Case Study: Private Prisons

eAfrica, August 2005

THE South African government signed two 25-year concessions for maximum security prisons in Bloemfontein and Louis Trichardt as part of its Department of Public Works’ Asset Procurement and Operating Partnership Systems (APOPS) in 2000. The two winning consortia were responsible for designing, building, financing, operating and transferring the prisons. The facilities hold about 3,000 inmates each and were fully operational in 2002 at a cost of about $245 million (Bloemfontein) and $259 million (Louis Trichardt), respectively.

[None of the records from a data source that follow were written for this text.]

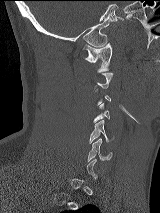
CT spine; sagittal reformat; image 160 mm wide
Box edges are left/top/right/bottom in pixels.
Each vertebra is boxed only on the slices from the first to the last where its cross-section reaches a third of its largest, so a slice outside that range leaves it unboxed.
| vertebra | x1 | y1 | x2 | y2 |
|---|---|---|---|---|
| C1 | 83 | 43 | 111 | 72 |
| C4 | 93 | 103 | 110 | 122 |
| C5 | 89 | 120 | 113 | 143 |
| C6 | 87 | 138 | 112 | 161 |
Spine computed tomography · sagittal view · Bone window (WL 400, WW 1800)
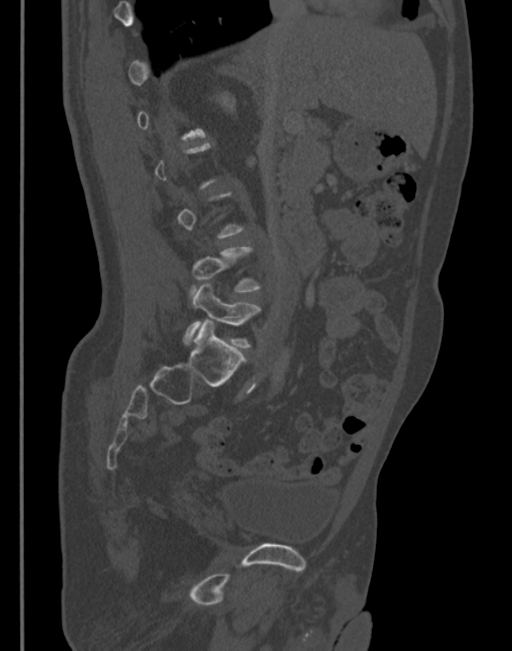

Coordinates as <box>x1,y1,x2,y2</box>.
Not every vertebra on this slice has a box: a vertebra is boxed only from the first to the last slice where its cross-section is at least a third of its largest, and this slice is outside that range for at least one of them.
L5: <box>184,283,260,347</box>
L4: <box>188,247,260,293</box>
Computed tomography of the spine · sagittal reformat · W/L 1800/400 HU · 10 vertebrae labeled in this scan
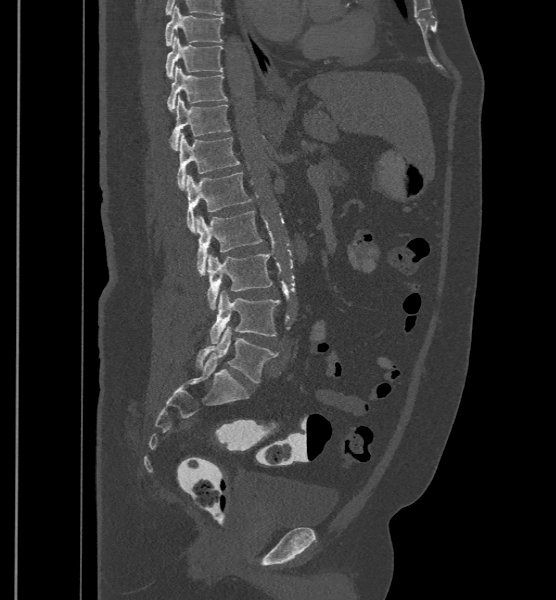
In these labels the spine has an L6, a sixth lumbar vertebra below L5.
<vertebrae><v name="T9" x1="165" y1="6" x2="224" y2="46"/><v name="T10" x1="166" y1="36" x2="223" y2="78"/><v name="T11" x1="167" y1="66" x2="227" y2="111"/><v name="T12" x1="170" y1="95" x2="230" y2="150"/><v name="L1" x1="177" y1="133" x2="239" y2="190"/><v name="L2" x1="186" y1="172" x2="251" y2="233"/><v name="L3" x1="196" y1="211" x2="263" y2="275"/><v name="L4" x1="206" y1="253" x2="272" y2="310"/><v name="L5" x1="208" y1="290" x2="280" y2="343"/><v name="L6" x1="195" y1="327" x2="278" y2="382"/></vertebrae>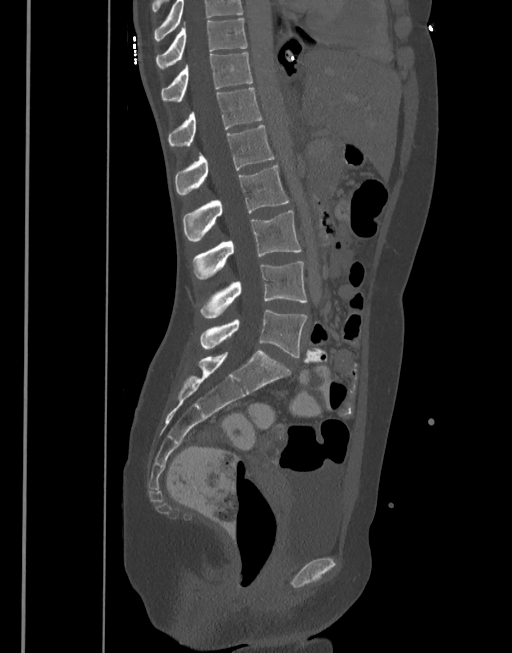 CT · sagittal view · bone window

Box edges are left/top/right/bottom in pixels. In this scan, the topmost labeled vertebra is T10 and the lowest is L5. The labeled vertebrae in this slice are: L5 at left=199, top=309, right=307, bottom=357, L4 at left=200, top=262, right=307, bottom=318, L3 at left=193, top=210, right=301, bottom=279, L2 at left=183, top=165, right=288, bottom=242, L1 at left=175, top=125, right=275, bottom=196, T12 at left=168, top=88, right=262, bottom=146, T11 at left=161, top=53, right=253, bottom=100, T10 at left=156, top=18, right=247, bottom=69.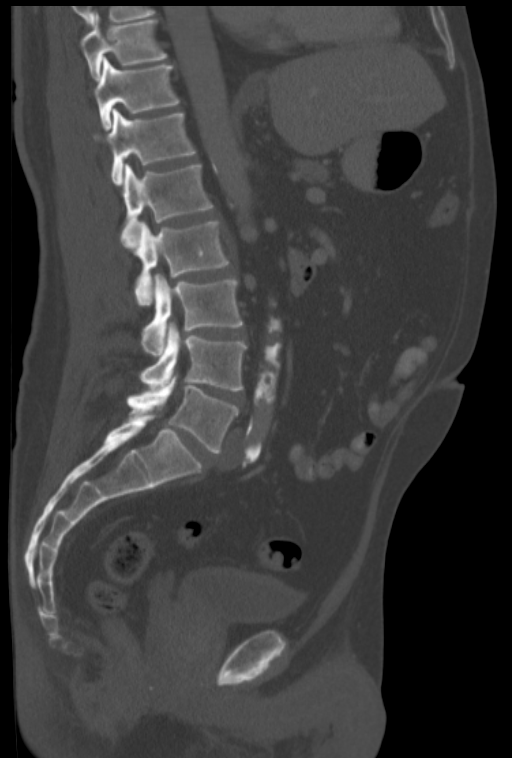 CT spine · sagittal view · the image is 322 mm wide · bone window

Box edges are left/top/right/bottom in pixels.
T10: left=80, top=15, right=166, bottom=80
T11: left=94, top=58, right=179, bottom=130
T12: left=93, top=108, right=195, bottom=185
L1: left=121, top=164, right=212, bottom=249
L2: left=134, top=221, right=228, bottom=304
L3: left=142, top=274, right=243, bottom=355
L4: left=140, top=323, right=246, bottom=390
L5: left=128, top=375, right=238, bottom=454

A government review found that the prisons provided significantly higher quality facilities and levels of service than the public prisons and that the operating costs per prisoner per day were comparable with those of the public sector prisons. But it also found that the design and operating specifications were too high and that proper feasibility studies were not conducted to establish the department’s affordability limits prior to procurement. The specifications were based on ideal prisons in the UK.

The high interest rates at the time of the deals (for the private operator) and ‘higher than normal return on equity, reflecting the perceived risk of early deals’ also pushed up the long-term cost of the prisons to government. The two APOPS prisons alone will take up 5% of Correctional Services’ entire budget for the next 25 years.

Sue Lund, Senior Transaction Advisor at the South African National Treasury’s PPP Unit, said the South African government learned from the experience of the prisons contracts about how to improve its ability to leverage private finance for infrastructure projects.


  • A thorough feasibility study would have clarified the affordability limits of the department at the start of the process.
  • Experienced private sector operators can provide a better quality service than the public sector, but overly high specifications at the planning stage have cost implications.